We can also see a relationship between where there is a Active Rat inspection result with a particular month and year. Every month and year except June would have a siginifcant negative effect on the Active Rat inspection result.
NYC has locations where residents can drop off their food to be composted. Since food scraps easily attract rats and rodents as food waste are one of their food sources, I want to see if the food scrap drop-off location contributes to the location and number of rodents being spotted.
Food Scrap Drop-Off Locations in NYC (Map): https://data.cityofnewyork.us/Environment/Food-Scrap-Drop-Off-Locations-in-NYC-Map-/qfn2-4jea Food Scrap Drop-Off Locations in NYC: https://data.cityofnewyork.us/Environment/Food-Scrap-Drop-Off-Locations-in-NYC/if26-z6xq
These two links are from the same datasource. The first one is visualized onto an interactive map while the second one is the raw data source itself. The variables I would use to join with the ‘rodent’ and ‘rest’ dataset are 1) borough eg.
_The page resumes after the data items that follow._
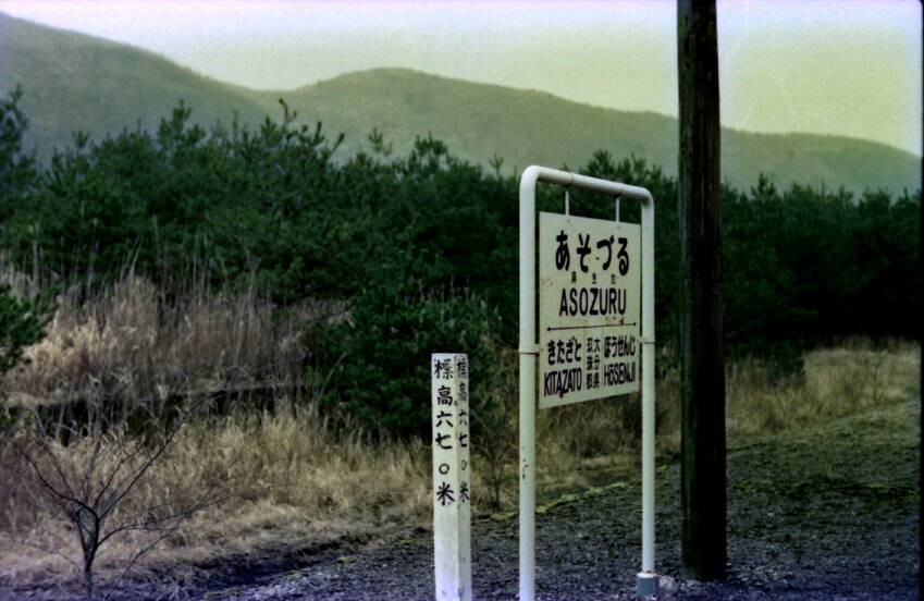 国鉄宮原線麻生釣駅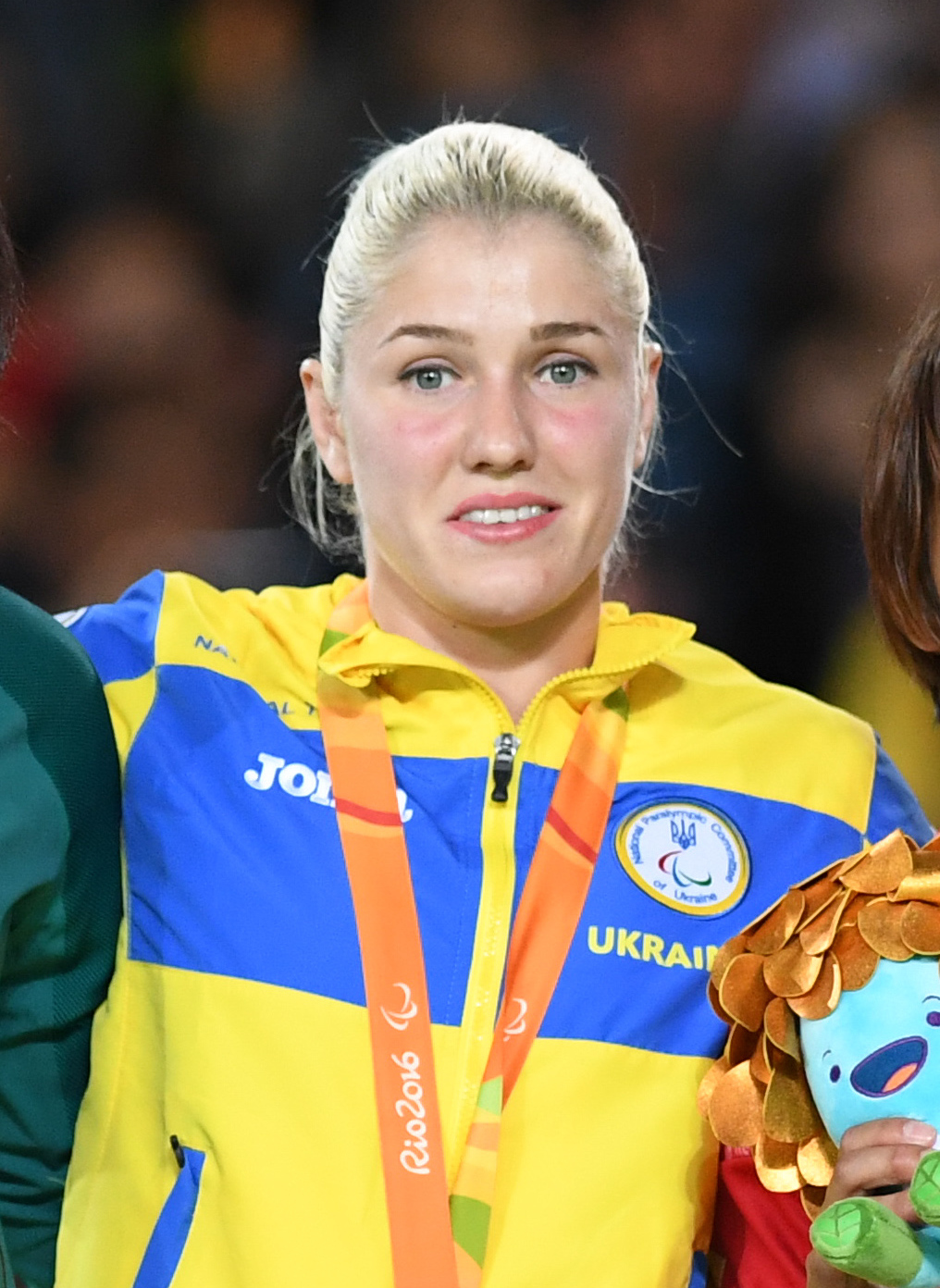 Rio de Janeiro - A brasileira Lucia Araújo perde para a ucraniana Inna Cherniak na final do judô feminino 57kg e fica com a medalha de prata na Paralímpiada Rio 2016 (Tânia Rêgo/Agência Brasil)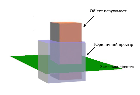 Обєкти, що реєструє тривимірний (3D) кадастр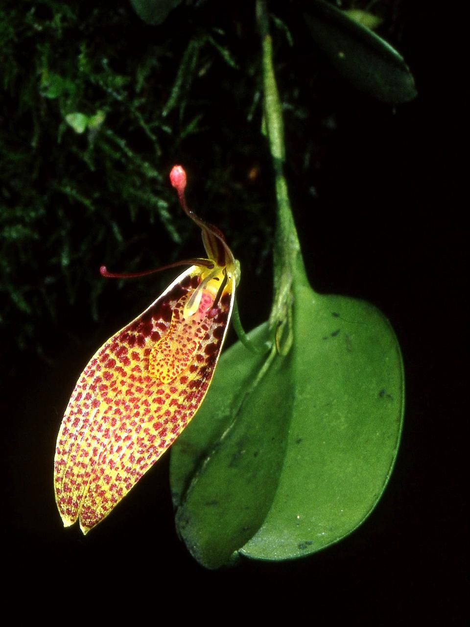 Restrepia guttulata - flower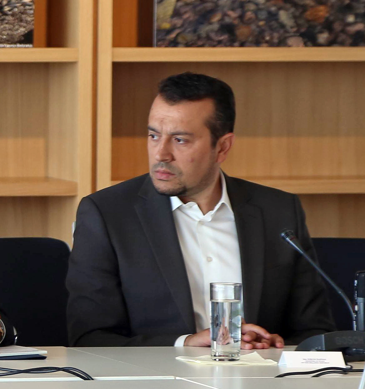 Oι εργασίες της Συνόδου Υπουργών Ευρωπαϊκών Υποθέσεων και κορυφαίων στελεχών του Ευρωκοινοβουλίου που πραγματοποιήθηκε σήμερα στην Αθήνα, στο Κέντρο Πολιτισμού του Ιδρύματος Σταύρος Νιάρχος στο Φαληρικό Δέλτα ολοκληρώθηκαν με κοινή διακήρυξη, στην οποία γίνεται αναφορά στην ανάγκη ευελιξίας κατά την εφαρμογή του Συμφώνου Σταθερότητας και Ανάπτυξης, δίδεται έμφαση στο σκέλος της ανάπτυξης, όπως επίσης στην προώθηση των δημοκρατικών διαδικασιών στην Ευρώπη και στην ενίσχυση της λογοδοσίας και του ρόλου του Ευρωπαϊκού Κοινοβουλίου. Φιλοξενούμενοι του Αναπληρωτή Υπουργού Εξωτερικών, αρμόδιου για Ευρωπαϊκές Υποθέσεις, Νίκου Ξυδάκη, ήταν ο Γάλλος Υφυπουργός Ευρωπαϊκών Υποθέσεων, Αρλέμ Ντεζίρ, ο Αναπληρωτής Πρωθυπουργός και Υπουργός Ευρωπαϊκών Υποθέσεων της Μάλτας, Λουίς Γκρες, ο Ιταλός Υφυπουργός Ευρωπαϊκών Υποθέσεων παρά τω Πρωθυπουργώ, Σάντρο Γκότσι, η Υφυπουργός Ευρωπαϊκών Υποθέσεων της Πορτογαλίας, Μαργκαρίντα Μάρκες ενώ εκ μέρους της ελληνικής κυβέρνησης συμμετείχε ο Υπουργός Επικρατείας, Νίκος Παππάς. Από την πλευρά του Ευρωπαϊκού Κοινοβουλίου συμμετείχαν ο Αντιπρόεδρός του Δημήτρης Παπαδημούλης και ο Αντιπρόεδρος της Προοδευτικής Συμμαχίας Σοσιαλιστών και Δημοκρατών, ευρωβουλευτής Ενρίκε Γκερέρο Σαλόμ.

Bronx, Manhattan and 2) zipcode eg. 10010, 10011.
First, I will use outer merge to join the food dropoff location dataset together with either the rodent or restaurant dataset that contain rodent sightings. The merging variable would be either the ‘borough’ or ‘zipcode’. Next, I will use group_by and summarize to count the number of food dropoff locations in each borough/zipcode.
From here onwards, I can plot a chart for the number of food-drop locations (x-axis) against the number of rodent sightings (y-axis) and add a linear regression line to see if there’s a relationship. Similarly to Part 1, I can graph 5 lines for each of the 5 boroughs. To check the results, I can perform a logistic regression model to check if there’s a significant relationship between the number of food-drop locations and the number of rodent sightings in each borough/zipcode.